On 1 April 1949, the 163d Liaison Squadron was inactivated. Light aviation detachments of the Ground General School and the 10th Infantry Division took over most of its functions. However, in September 1949, Tenth Air Force established an Instrument Training Center at Marshall AFB to provide a refresher course for all its pilots outside of the 56th Fighter Wing. The school had eight instructors and was equipped with ten B-25 Mitchell bombers modified as TB-25 training aircraft, which were later replaced by Beechcraft C-45 Expeditors.

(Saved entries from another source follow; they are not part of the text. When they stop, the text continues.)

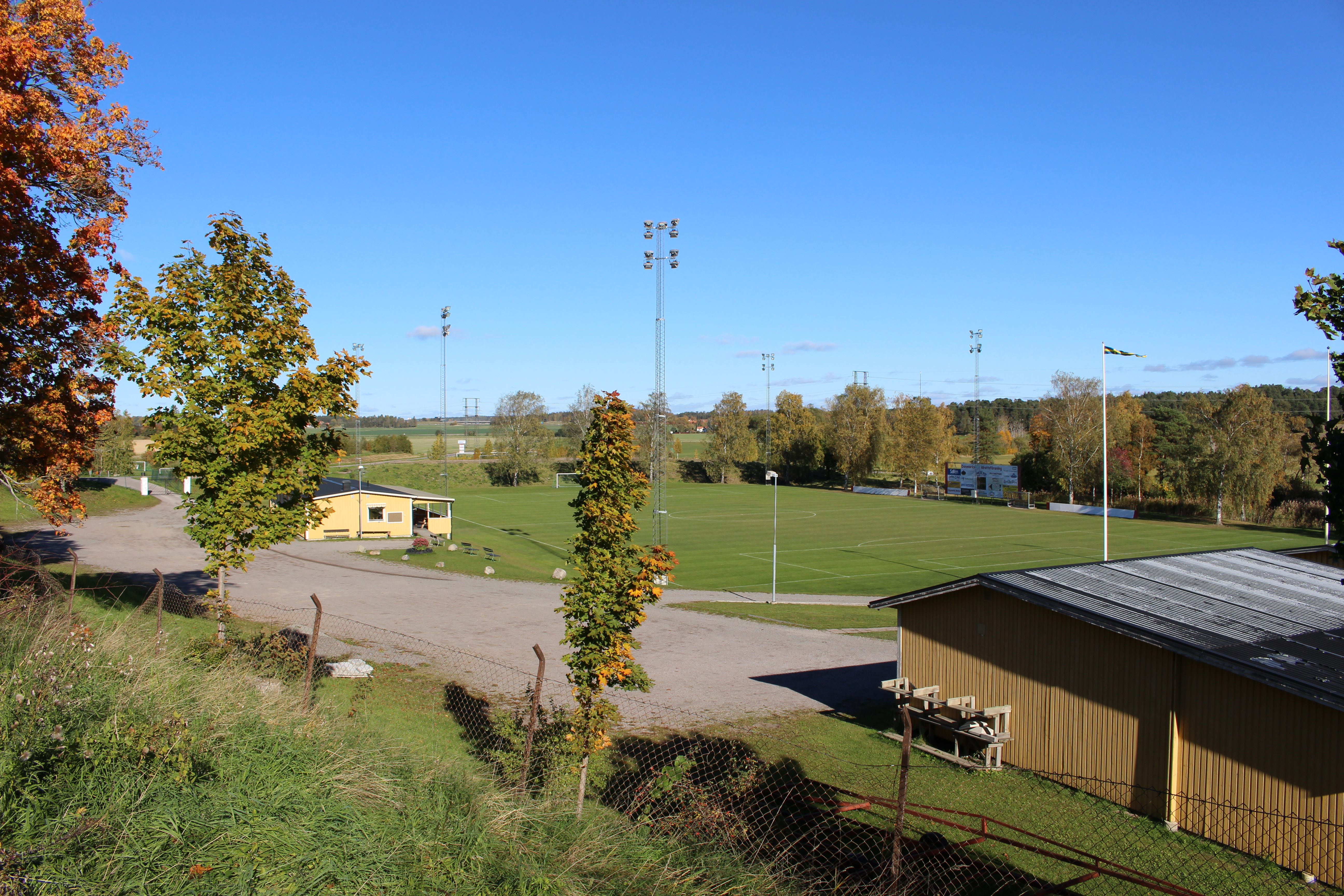 Fotbollsplanen för Danelids IP.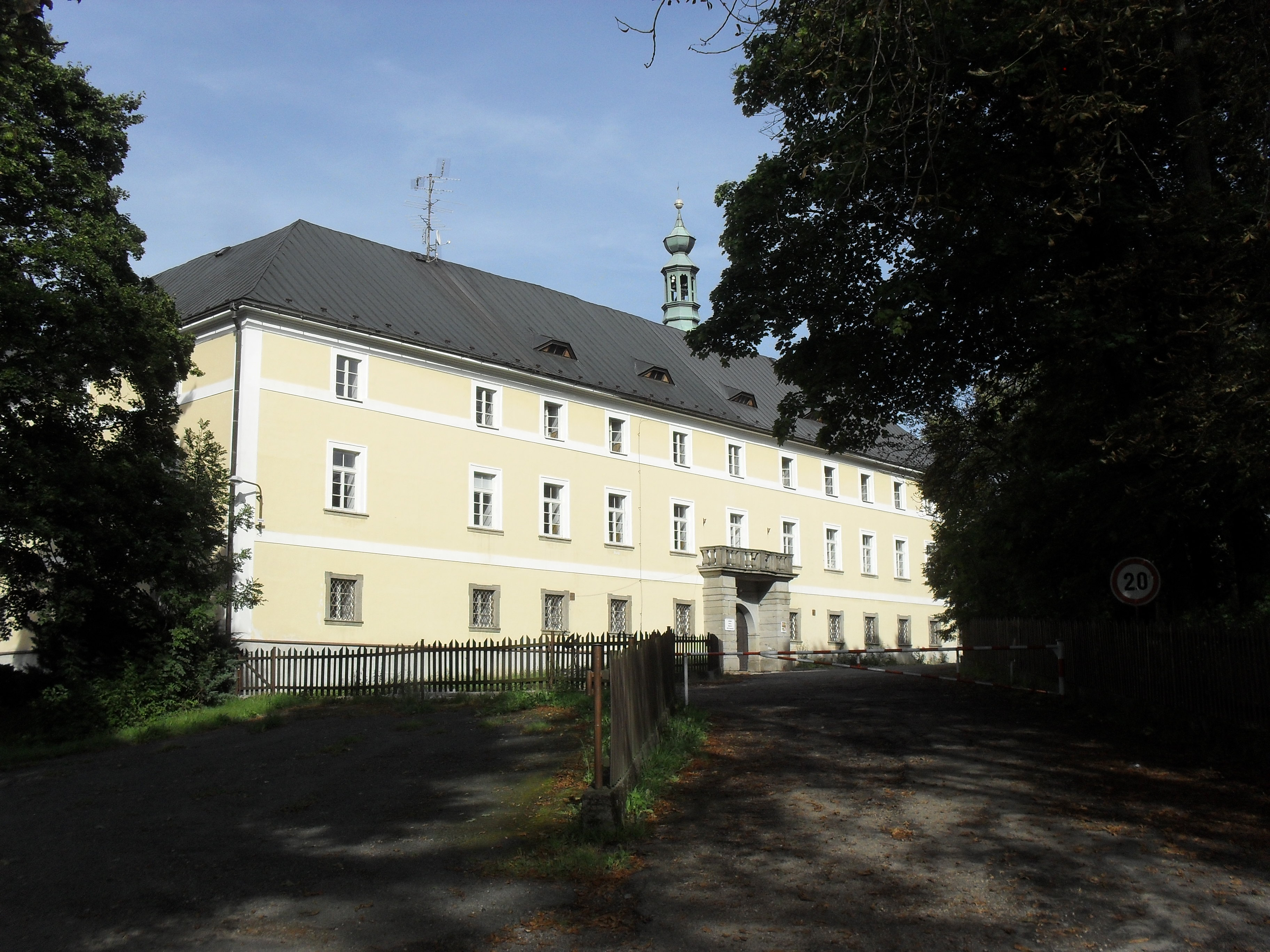 Fotografie pořízena v obci Oselce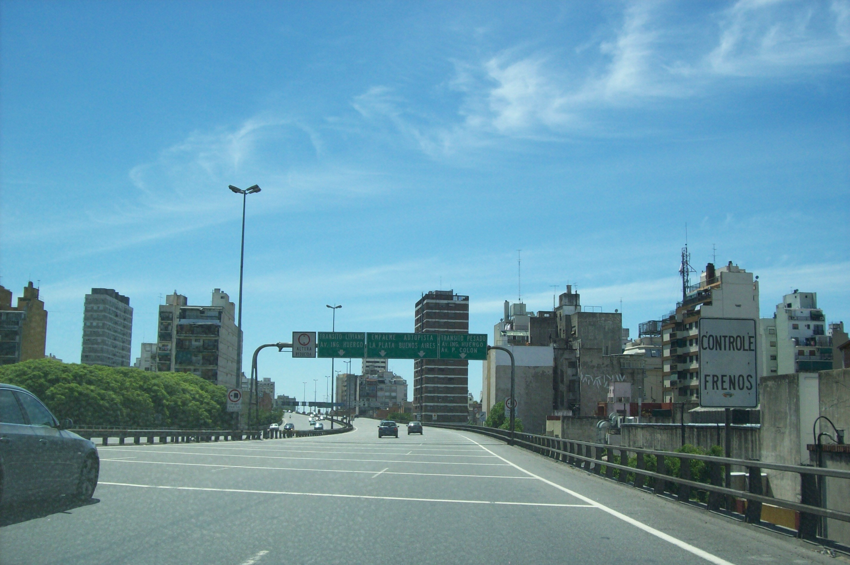 Autopista 25 de Mayo en el barrio de Constitución hacia el Este, Ciudad de Buenos Aires, Argentina.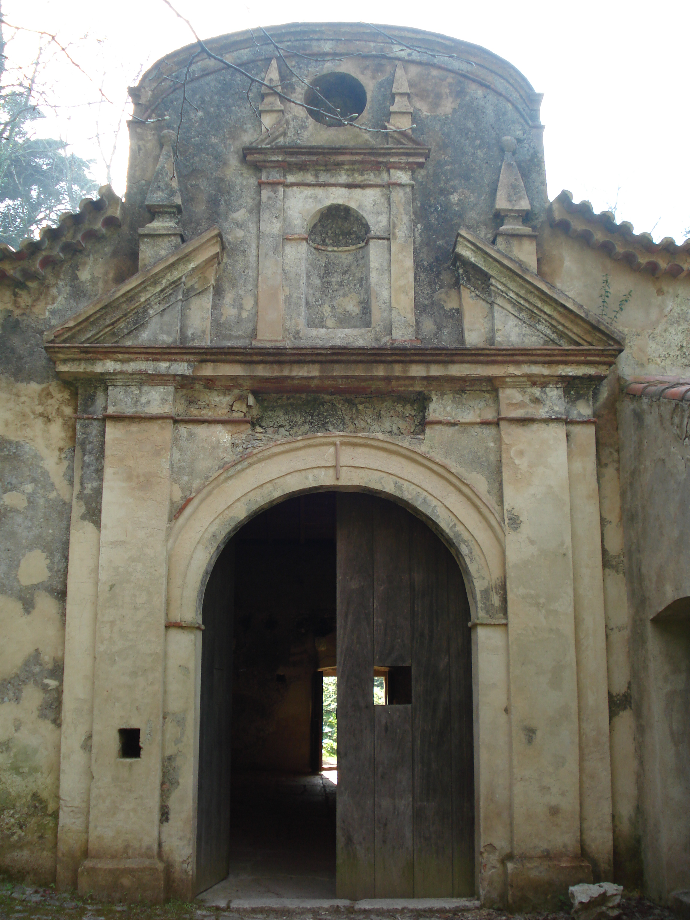 Real Fábrica de Gelo da Serra de Montejunto situada na Serra de Montejunto, Concelho de Cadaval.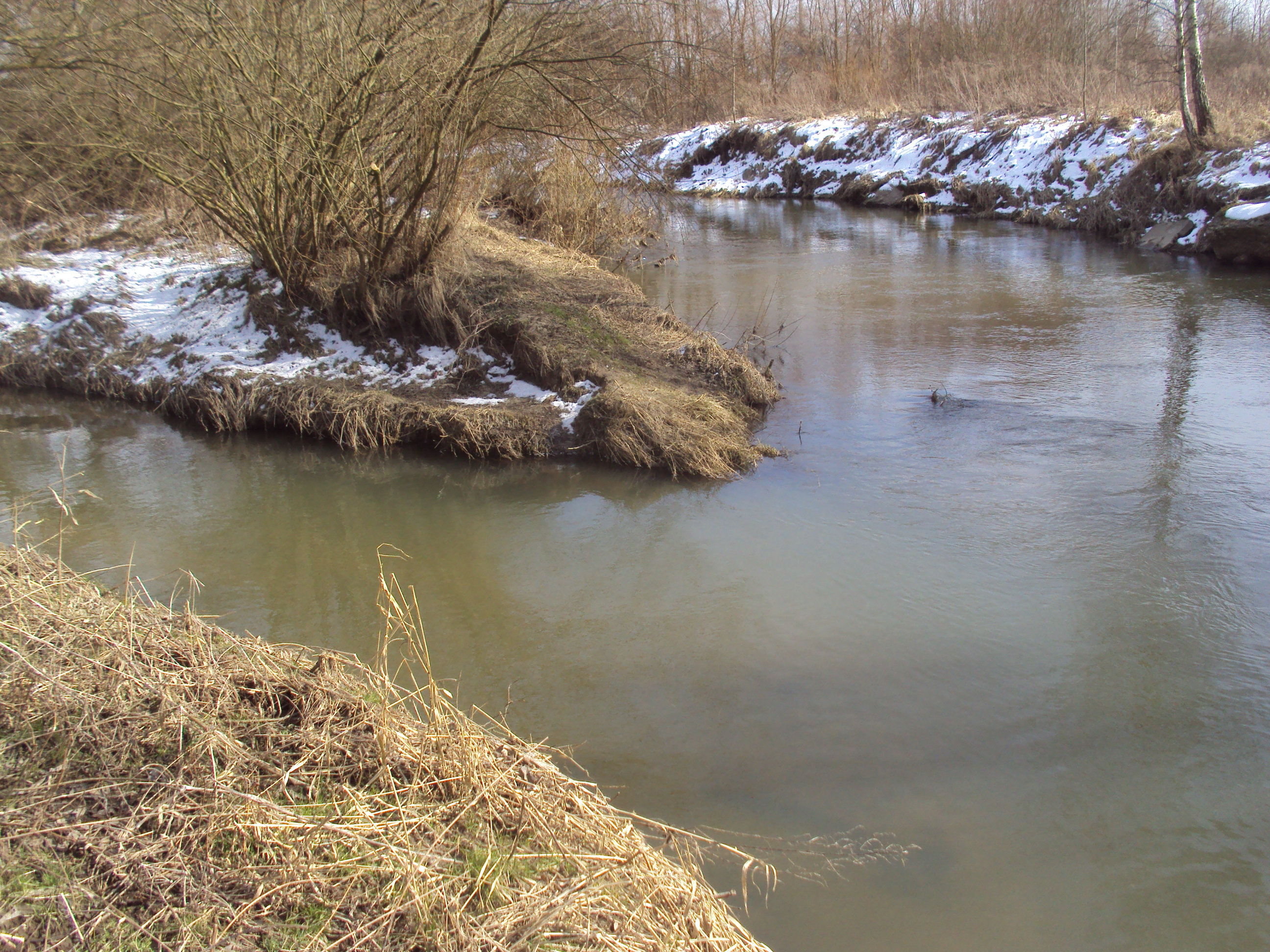 Soutok potoka Šporky a říčky Ploučnice u České Lípy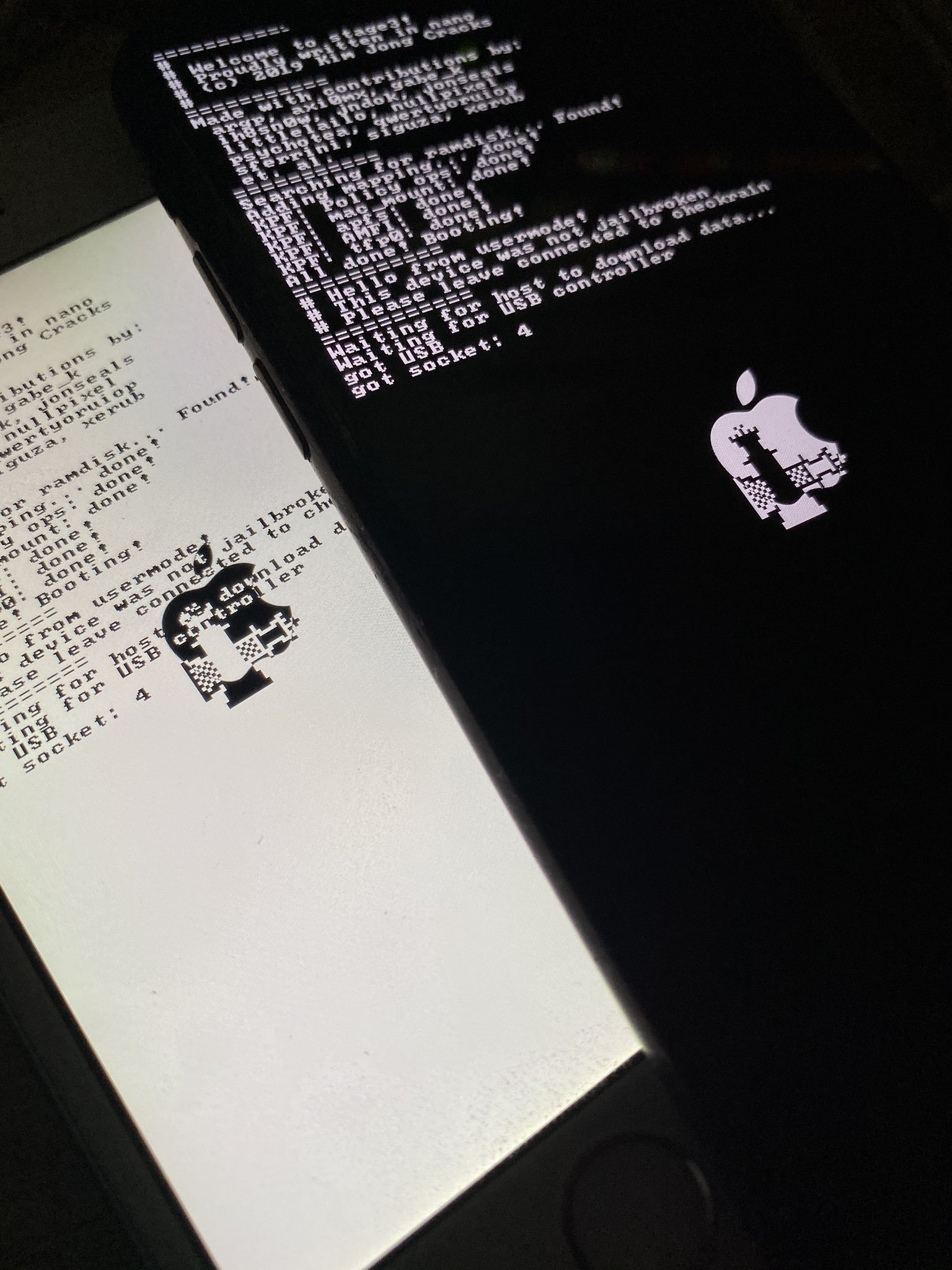 Verbose Boot di due iPhone durante l'operazione di jailbreak.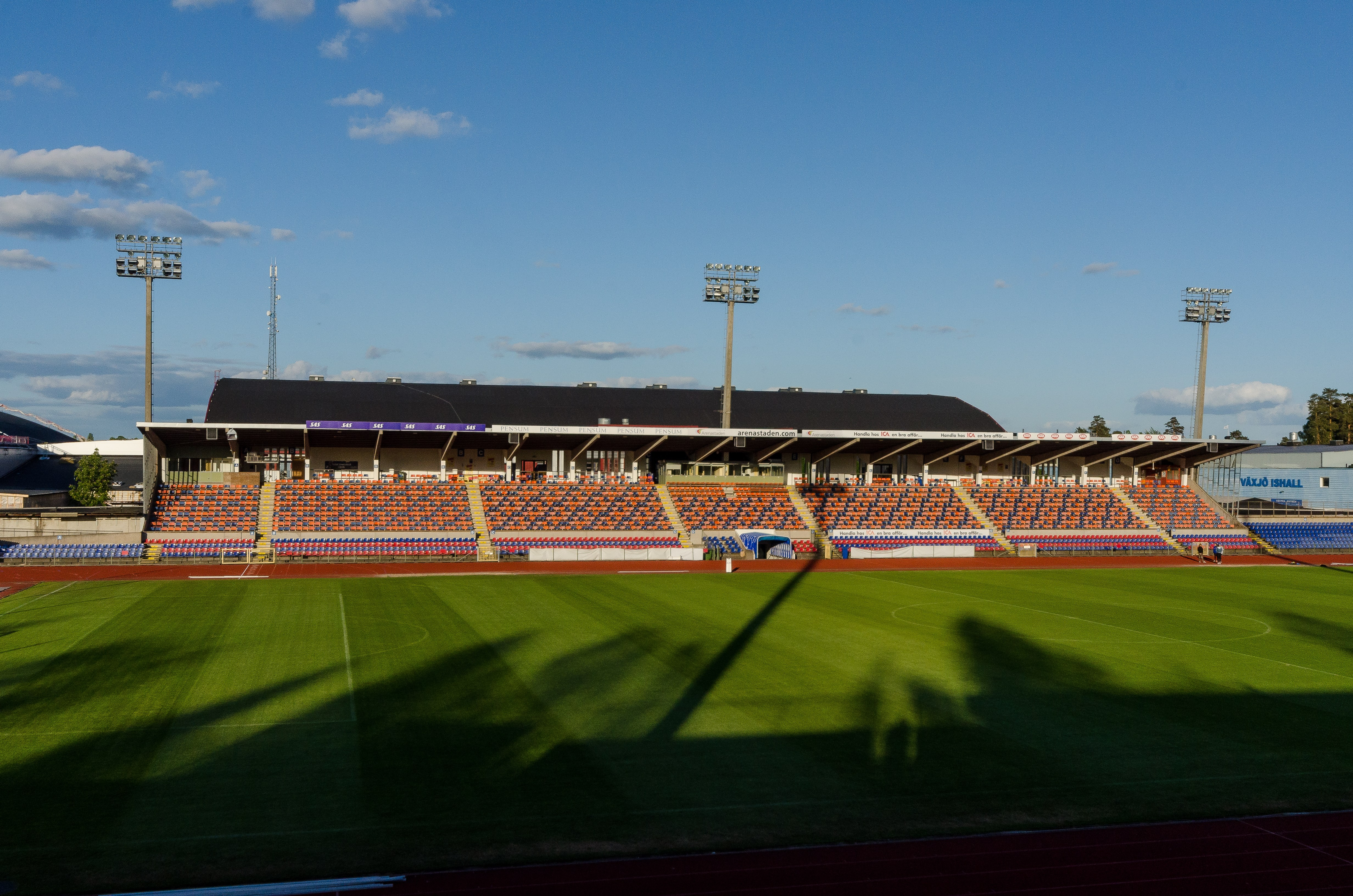 Värendsvallens huvudläktare i juni 2012. I bildens yttersta vänstra kant skymtar bygget av Telekonsult Arena, bakom läktaren kikar Växjö Tipshall upp och ute till höger syns Växjö Ishall.

In March 1950, after 86 pilots had graduated, the school was moved to Selfridge Air Force Base, Michigan. The Air Force then withdrew entirely from Marshall and, effective 1 June 1950, the base unit, which on 23 August 1948 had become the 4406th Air Base Squadron, was inactivated, and jurisdiction of Marshall was transferred to the United States Army as Marshall Army Airfield.

===Cold War===
Thanks to conflict-driven innovations in flight and cargo hauling operations, helicopters assumed a much larger peacetime Army role after the Korean War. Fort Riley was an early beneficiary of the helicopter's increased importance in post-Korea U.S. Army air missions, becoming home to the 5th Army's first helicopter training facility.

Air Force operations at Marshall ended in late 1953, and on 19 November 1953, the first three Sikorsky H-19D helicopters purchased by the Army arrived fresh from the factory to be used in training at Marshall AAF. The 98th Transportation Army Aircraft Repair Detachment at Fort Riley was the only unit of its type in the Fifth Army area in 1954, and serviced all of the planes for the region. Working largely in the hangars at Marshall Field, the unit worked primarily on engines, instruments, and rigging.

Around the same time, the 328th Helicopter Transportation Company transferred overseas, and the 21st Transportation Helicopter Battalion was activated at Marshall Field. The first unit of its kind in the Army, the battalion's mission was to "activate, supply, and supervise training of helicopter companies to prepare them as combat ready units for assignment overseas or with units in the United States." Advancements in military aircraft and airborne combat tactics kept the units at Marshall Field supplied with new machines, new units, and new training courses.

By March 1955, the 71st Helicopter Transportation Battalion was training pilots in the operation of twin rotor helicopters, first the Piasecki H-25A, then the larger Piasecki H-21C. The emphasis on helicopters did not result in neglect for fixed-wing aircraft at Fort Riley. The post was selected as the home of the 14th Army Aviation Company in June 1955. Activated as a Fixed-Wing Tactical Transport unit, it was the first of its type and flew the 14-seat de Havilland U-1 Otter.

Big news arrived on 21 July 1955, with receipt of a directive to activate the first Army Aviation Unit Training Command (AAUTC) at Fort Riley. The creation of the AAUTC was the result of the rapid expansion in Army aviation units in the mid-1950s. Seeking to utilize existing resources, the Department of the Army established two AAUTCs in 1955: one at Fort Riley and one at Fort Sill. The 71st Transportation Battalion was assigned the training mission on 24 January, and the AAUTC became operational on 18 February, making it the first of its kind in the Army.